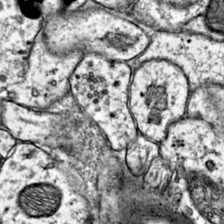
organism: Mouse
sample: Primary visual cortex
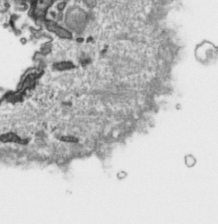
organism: Toxoplasma gondii
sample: Parasites in a vacuole inside a host cell
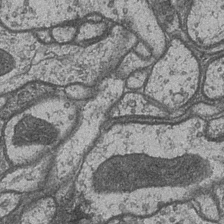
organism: Drosophila
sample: Optic medulla
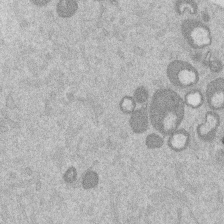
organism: Mouse
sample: Dividing mouse embryo 1 cell stage
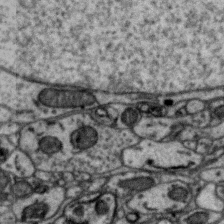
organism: Zebra finch
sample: Brain
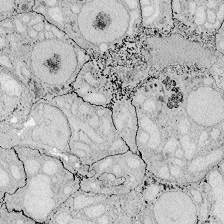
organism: Zebrafish
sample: Whole-Brain
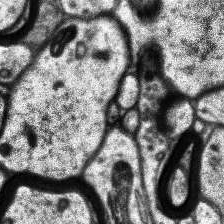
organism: Human
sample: Temporal Lobe
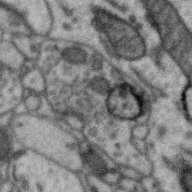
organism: Zebra finch
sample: Brain
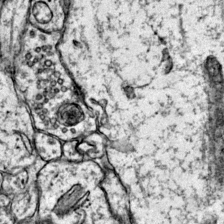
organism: Mouse
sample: Primary visual cortex
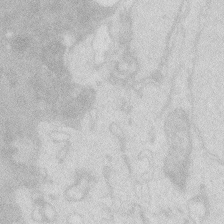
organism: Zebrafish
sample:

· · · · ·

### What you need to do
Pictures aside, reproduce all of the data exactly.

### Response area
organism: Mouse
sample: Primary visual cortex
organism: Toxoplasma gondii
sample: Parasites in a vacuole inside a host cell
organism: Drosophila
sample: Optic medulla
organism: Mouse
sample: Dividing mouse embryo 1 cell stage
organism: Zebra finch
sample: Brain
organism: Zebrafish
sample: Whole-Brain
organism: Human
sample: Temporal Lobe
organism: Zebra finch
sample: Brain
organism: Mouse
sample: Primary visual cortex
organism: Zebrafish
sample:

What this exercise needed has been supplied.